Initializes the GarfieldTrainer class, which handles data preparation, model initialization, and training of the Garfield model.

Parameters:
  • adata (AnnData) – Annotated data matrix.

  • model (nn.Module) – The Garfield model to be trained.

  • label_name (str) – Column name for labels in the annotated data.

  • used_pca_feat (Bool) – Whether used pca features or not for node feature.

  • adj_key (str) – Key for the adjacency matrix (e.g., spatial connectivity) in the data.

  • edge_val_ratio (float) – Proportion of edges to use for validation in edge-level tasks.

  • edge_test_ratio (float) – Proportion of edges to use for testing in edge-level tasks.

  • node_val_ratio (float) – Proportion of nodes to use for validation in node-level tasks.

  • node_test_ratio (float) – Proportion of nodes to use for testing in node-level tasks.

  • augment_type (str) – Type of data augmentation to apply (e.g., ‘dropout’, ‘svd’).

  • num_neighbors (int) – Number of neighbors to sample for each node in graph-based tasks.

  • loaders_n_hops (int) – Number of hops to consider for neighbors in graph-based tasks.

  • edge_batch_size (int) – Batch size for edge-level tasks.

  • node_batch_size (int or None) – Batch size for node-level tasks. If None, it will be determined automatically.

  • reload_best_model (bool) – Whether to reload the best model after training.

  • use_early_stopping (bool) – Whether to apply early stopping during training.

  • early_stopping_kwargs (dict) – Additional arguments for early stopping (e.g., patience, delta).

  • monitor (bool) – Whether to print monitoring logs during training.

  • verbose (bool) – Whether to print detailed logs during training.

  • seed (int) – Seed for random number generation to ensure reproducibility.

  • kwargs (dict) – Additional arguments for training configuration.

__init__(adata, model: Module, label_name, used_pca_feat, adj_key, edge_val_ratio, edge_test_ratio, node_val_ratio, node_test_ratio, augment_type, num_neighbors, loaders_n_hops, edge_batch_size, node_batch_size, reload_best_model, use_early_stopping, early_stopping_kwargs, monitor, verbose, device_id, seed, **kwargs)[source]

Methods

__init__(adata, model, label_name, ...)

is_early_stopping()

Check whether to apply early stopping, update learning rate and save best model state.

plot_loss_curves([title])

Plot loss curves.

save(dir_path[, overwrite, save_anndata])
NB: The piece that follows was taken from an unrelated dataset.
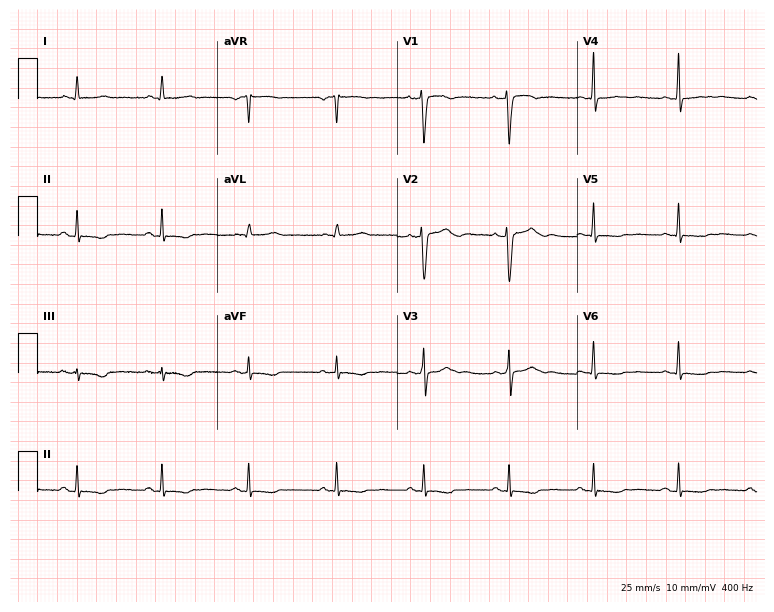
12-lead ECG (7.3-second recording at 400 Hz) from a female patient, 41 years old. Screened for six findings — first-degree AV block, right bundle branch block, left bundle branch block, sinus bradycardia, atrial fibrillation, sinus tachycardia — none is recorded. Findings outside these six are not listed.

Save the state of the model. Neither the trainer optimizer state nor the trainer history are saved. :param dir_path: Path to a directory. :param overwrite: Overwrite existing data or not. If False and directory already exists at dir_path, error will be raised. :param save_anndata: If True, also saves the anndata :param anndata_write_kwargs: Kwargs for anndata write function.

test_metrics_epoch(lambda_edge_recon, ...)

Evaluates the Garfield model at the end of each epoch on validation data.

train(n_epochs, n_epochs_no_edge_recon, ...)

Trains the Garfield model for a specified number of epochs with joint edge-level and node-level tasks.

validate_end()

Evaluates the Garfield model after training on the validation dataset.